Одним из показателей этого интереса можно считать тиражи исторической литературы, которые определялись читательским спросом, являвшимся их своеобразным регулятором. Если исключить учебную литературу по истории, то можно увидеть: тиражи исторической литературы колебались в пределах от 300 до 1200 экз. Такие тиражи имели, например, исторические издания Румянцевского кружка{46}
и Московского университета{47}. Средний тираж книг по истории в это время составлял 600 экз. По свидетельству современников, при условии его полной реализации достигалась не только самоокупаемость, но и прибыльность изданий — тот «гонорар», к которому все более проявляли интерес авторы. Эта цифра (600 экз.) соответствует приблизительному числу лиц (около 592 человек), писавших на исторические темы в 1789–1825 гг. Такой тираж мог удовлетворять каждого сотого грамотного человека России, хотя процесс реализации тиражей ряда книг по истории даже при хорошо налаженном сбыте иногда затягивался на многие годы. В основном это была специальная литература.На этом фоне издание и реализация «Истории» Карамзина оказались явлением уникальным. Ее тираж составил 3 тыс. экз. Решившись на такой тираж, в пять раз превышавший самоокупаемость изданий того времени, Карамзин шел на известный риск: продажа книги могла затянуться. Ведь спрос даже на популярные историко-литературные и литературные журналы при отлаженном их сбыте удовлетворялся тиражами до 1200 экз. (в лучшем случае). Для сравнения укажем, что другая замечательная книга, печатавшаяся одновременно с «Историей» и выдержавшая еще одно издание, — «Опыт теории налогов» Н. И. Тургенева первоначально вышла в свет тиражом в 600 экз.
В соответствии с существовавшей практикой еще в 1817 г. на «Историю» была объявлена подписка.
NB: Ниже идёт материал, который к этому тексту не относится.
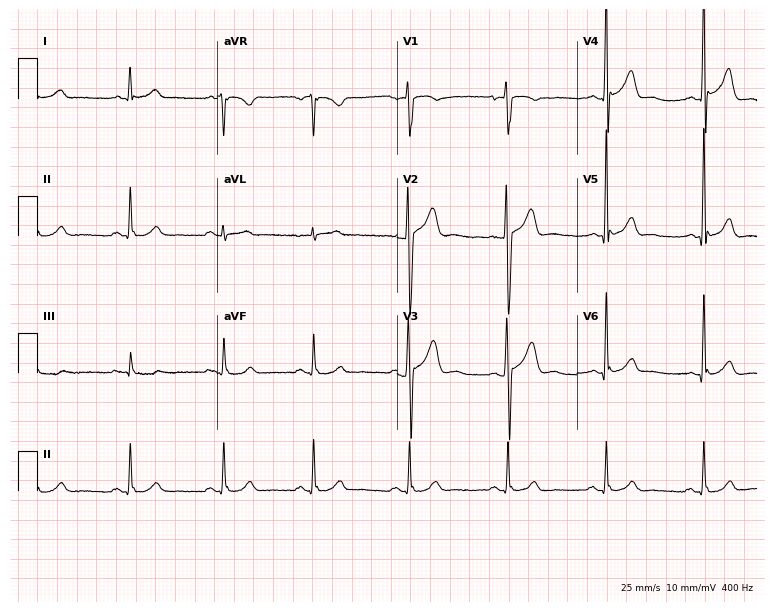
ECG (7.3-second recording at 400 Hz) — a man, 46 years old. Labelled as a normal ECG.
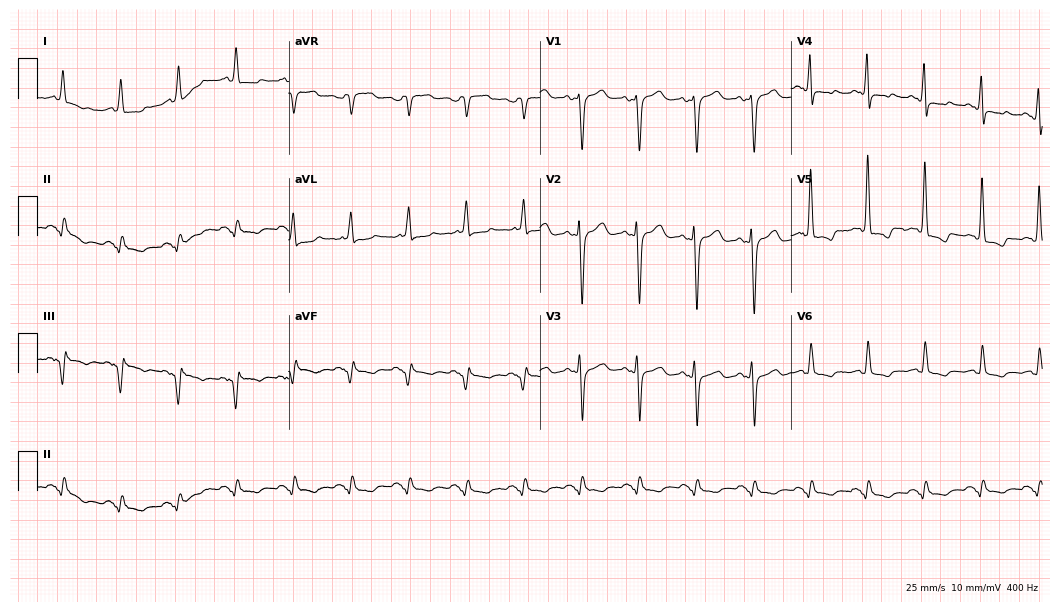
Electrocardiogram (10.2-second recording at 400 Hz), a male, 78 years old. Of the six screened findings (first-degree AV block, right bundle branch block (RBBB), left bundle branch block (LBBB), sinus bradycardia, atrial fibrillation (AF), sinus tachycardia), none is recorded. Only these six findings were labelled.

К декабрю 1817 г., по свидетельству Карамзина, вне Петербурга подписчиков было «за 400». Учитывая данные о числе подписчиков в это время на другие издания, можно предположить, что общее число подписчиков на «Историю» не могло значительно превышать 500. Так, например, в 1819 г. на журнал «Соревнователь просвещения и благотворения» подписались 260 человек, на журнал «Благонамеренный» в том же году — 262, журнал «Улей» в 1811 г, — 131, журнал «Украинский вестник» в 1816 г. — 226, «Журнал древней и новой словесности» в 1818 г, — 117 человек. Книга Т. Воздвиженского «Историческое обозрение Рязанской губернии» в 1822 г. имела около 350 подписчиков, а монография Г. И. Успенского «Опыт повествования о древностях русских», вышедшая в 1818 г. вторым изданием в Харькове, — свыше 572 подписчиков (почти половина экземпляров попала в учебные заведения в качестве учебного пособия). Таким образом, основной тираж «Истории», очевидно, поступил в непосредственную продажу, причем наиболее значительная его часть — в Петербурге. Часть тиража (не менее 25 экз.) была закуплена Министерством иностранных дел и разослана в русские посольства за границей{48}
.Все восемь томов «Истории» продавались по цене от 50 до 55 руб. Для сравнения можно привести цены на другие книги этого времени. Так, например, издание переведенных И. И. Мартыновым сочинений греческих классиков по подписке стоило 67 руб., годовые подписки на журналы (в зависимости от переплета и качества бумаги) «Северный архив» — от 40 до 45 руб., «Отечественные записки» — от 25 до 30, «Соревнователь просвещения и благотворения» — от 30 до 37 руб. 12 частей «Русской истории» С. Н. Глинки продавались по цене 50 руб. и т. д. Таким образом, цена труда Карамзина соответствовала средним ценам на книжном рынке России 10—20-х годов XIX в.
Книготорговый успех «Истории» оказался впечатляющим: тираж был реализован менее чем за месяц, что как явление «беспримерное» отметили многие современники, в том числе не без удивления и сам Карамзин. Авторитетное и хорошо известное свидетельство А. С. Пушкина передает тот ажиотаж, который охватил в первую очередь петербургское общество{49}
. С восторгом, но не без иронии об этом сообщал в Варшаву князю П. А. Вяземскому И. И. Дмитриев: «История нашего любезного историографа у всех в руках и на устах: у просвещенных и профанов, у словесников и словесных, а у автора уже нет ни одного экземпляра. Примерное торжество русского умоделия»{50}. По свидетельству В. Л. Пушкина, и в Москве «История» быстро раскупалась, причем «дорогой ценою». В одной из первых заметок об «Истории» автор сообщил, что теперь ее можно достать «с великим трудом и за двойную почти цену»{51}. По воспоминаниям декабриста Н. В. Басаргина, тома «Истории» переходили из рук в руки в Училище колонновожатых.